On 1 June 1917, Royal Army Medical Corps officers found him fit for general service, but he was to stay in Humber Garrison nevertheless (rather than being sent to Messines Ridge, where the 11th Lancashire Fusiliers were being slaughtered). His fever returned, and he spent nine weeks in Brooklands Officer’s Hospital, outside Hull. He was promoted to full lieutenant. In 1918 he was then posted back to the 13th Lancashire Fusiliers, where he had started, and sent to camp on Cannock Chase. On 26 July he was ordered to join the 11th battalion in France; but by the time he received the order he was already back in hospital, with gastritis, and the order was rescinded. The bureaucrat who had sent him the order had also failed to note that the 11th Lancashire Fusiliers had been virtually wiped out on 27 May, in the German offensive, and was officially disbanded.

By October he was already back in Brooklands Hospital. On 11 October 1918 he was sent to the Savoy Convalescent Hospital in Blackpool. After Armistice Day he asked to be stationed in Oxford, and he started work for the New English Dictionary (later renamed the Oxford English Dictionary).
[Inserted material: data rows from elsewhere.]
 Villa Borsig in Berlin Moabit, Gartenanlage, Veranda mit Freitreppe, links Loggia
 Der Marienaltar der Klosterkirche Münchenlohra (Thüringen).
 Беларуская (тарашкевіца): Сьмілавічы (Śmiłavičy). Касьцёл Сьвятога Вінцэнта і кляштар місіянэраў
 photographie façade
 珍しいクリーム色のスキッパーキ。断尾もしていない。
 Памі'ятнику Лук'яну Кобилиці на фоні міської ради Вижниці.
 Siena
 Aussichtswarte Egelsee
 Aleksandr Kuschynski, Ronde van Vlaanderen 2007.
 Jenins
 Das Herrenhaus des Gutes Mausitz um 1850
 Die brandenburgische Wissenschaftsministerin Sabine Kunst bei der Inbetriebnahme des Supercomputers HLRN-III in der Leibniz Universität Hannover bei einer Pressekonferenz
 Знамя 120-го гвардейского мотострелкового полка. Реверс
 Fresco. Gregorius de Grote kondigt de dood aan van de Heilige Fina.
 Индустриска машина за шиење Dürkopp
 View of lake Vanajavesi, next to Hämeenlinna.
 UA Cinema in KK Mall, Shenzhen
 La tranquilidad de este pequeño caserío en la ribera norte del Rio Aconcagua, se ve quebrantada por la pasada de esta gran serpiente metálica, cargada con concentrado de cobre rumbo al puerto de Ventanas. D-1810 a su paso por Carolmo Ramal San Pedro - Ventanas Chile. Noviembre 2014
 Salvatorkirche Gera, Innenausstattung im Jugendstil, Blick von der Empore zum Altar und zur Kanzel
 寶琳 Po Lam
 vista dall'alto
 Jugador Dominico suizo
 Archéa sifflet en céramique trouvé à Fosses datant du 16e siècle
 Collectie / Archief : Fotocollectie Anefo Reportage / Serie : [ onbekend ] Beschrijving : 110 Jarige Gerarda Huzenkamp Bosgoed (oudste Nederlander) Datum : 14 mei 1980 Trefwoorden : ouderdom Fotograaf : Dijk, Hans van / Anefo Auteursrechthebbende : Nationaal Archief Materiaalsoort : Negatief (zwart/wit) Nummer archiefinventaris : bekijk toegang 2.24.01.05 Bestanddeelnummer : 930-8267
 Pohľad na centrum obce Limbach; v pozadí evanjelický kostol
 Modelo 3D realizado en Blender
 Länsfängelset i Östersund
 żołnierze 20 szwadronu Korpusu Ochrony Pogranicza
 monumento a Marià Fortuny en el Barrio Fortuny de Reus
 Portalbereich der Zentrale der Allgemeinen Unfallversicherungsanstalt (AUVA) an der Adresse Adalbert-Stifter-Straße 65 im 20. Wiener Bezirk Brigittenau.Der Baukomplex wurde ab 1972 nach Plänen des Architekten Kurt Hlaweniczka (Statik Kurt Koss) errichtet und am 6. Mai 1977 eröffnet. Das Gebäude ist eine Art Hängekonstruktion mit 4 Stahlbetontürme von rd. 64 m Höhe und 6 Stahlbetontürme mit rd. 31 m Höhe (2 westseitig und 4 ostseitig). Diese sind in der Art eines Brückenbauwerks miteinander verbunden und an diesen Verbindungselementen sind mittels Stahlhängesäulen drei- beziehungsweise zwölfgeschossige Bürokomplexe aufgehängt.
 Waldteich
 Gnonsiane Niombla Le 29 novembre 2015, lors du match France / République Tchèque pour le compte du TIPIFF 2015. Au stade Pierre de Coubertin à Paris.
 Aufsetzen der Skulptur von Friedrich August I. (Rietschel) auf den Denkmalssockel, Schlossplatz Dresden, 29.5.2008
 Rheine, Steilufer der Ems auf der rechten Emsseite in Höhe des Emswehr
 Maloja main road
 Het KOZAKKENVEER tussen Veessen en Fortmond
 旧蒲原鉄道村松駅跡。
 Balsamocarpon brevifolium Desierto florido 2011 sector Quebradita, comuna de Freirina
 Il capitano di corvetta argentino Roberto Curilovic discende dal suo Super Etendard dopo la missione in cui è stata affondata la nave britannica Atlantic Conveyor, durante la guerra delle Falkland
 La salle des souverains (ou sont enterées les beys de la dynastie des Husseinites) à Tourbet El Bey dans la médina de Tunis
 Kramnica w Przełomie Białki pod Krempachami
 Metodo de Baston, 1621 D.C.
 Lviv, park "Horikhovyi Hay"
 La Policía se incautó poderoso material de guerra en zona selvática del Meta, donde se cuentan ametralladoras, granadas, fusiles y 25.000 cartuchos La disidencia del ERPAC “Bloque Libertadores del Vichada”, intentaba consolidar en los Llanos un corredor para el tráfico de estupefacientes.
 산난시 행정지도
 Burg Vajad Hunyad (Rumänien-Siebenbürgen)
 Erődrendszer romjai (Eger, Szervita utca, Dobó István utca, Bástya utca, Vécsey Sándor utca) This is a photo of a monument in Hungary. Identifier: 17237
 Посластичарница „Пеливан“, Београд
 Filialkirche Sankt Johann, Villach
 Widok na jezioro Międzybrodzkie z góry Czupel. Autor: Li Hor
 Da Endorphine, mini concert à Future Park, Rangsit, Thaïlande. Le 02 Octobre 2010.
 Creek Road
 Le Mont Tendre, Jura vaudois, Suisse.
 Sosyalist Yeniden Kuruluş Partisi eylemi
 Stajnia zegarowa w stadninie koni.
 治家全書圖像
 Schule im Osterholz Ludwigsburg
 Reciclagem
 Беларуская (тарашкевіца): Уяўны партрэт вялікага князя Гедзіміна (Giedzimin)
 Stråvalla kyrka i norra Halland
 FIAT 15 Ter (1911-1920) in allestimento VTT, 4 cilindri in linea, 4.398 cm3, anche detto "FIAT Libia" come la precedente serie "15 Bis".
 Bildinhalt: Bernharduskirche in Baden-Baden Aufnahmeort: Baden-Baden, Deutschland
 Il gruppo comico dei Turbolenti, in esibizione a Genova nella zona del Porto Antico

He was not officially demobbed until 15 July 1919.

The only friend from the TCBS who was still alive was Christopher Wiseman. He became a schoolteacher. They had a falling out, but did stay in touch, and Tolkien named his third son after him. They met up again after they had both retired; and a letter Tolkien wrote to him in 1973 he signed “your most devoted friend, JRRT TCBS” (quoted Garth, 284).

All my information comes from the excellent book by John Garth: Tolkien and the Great War: The Threshold of Middle Earth (London: HarperCollins, 2003).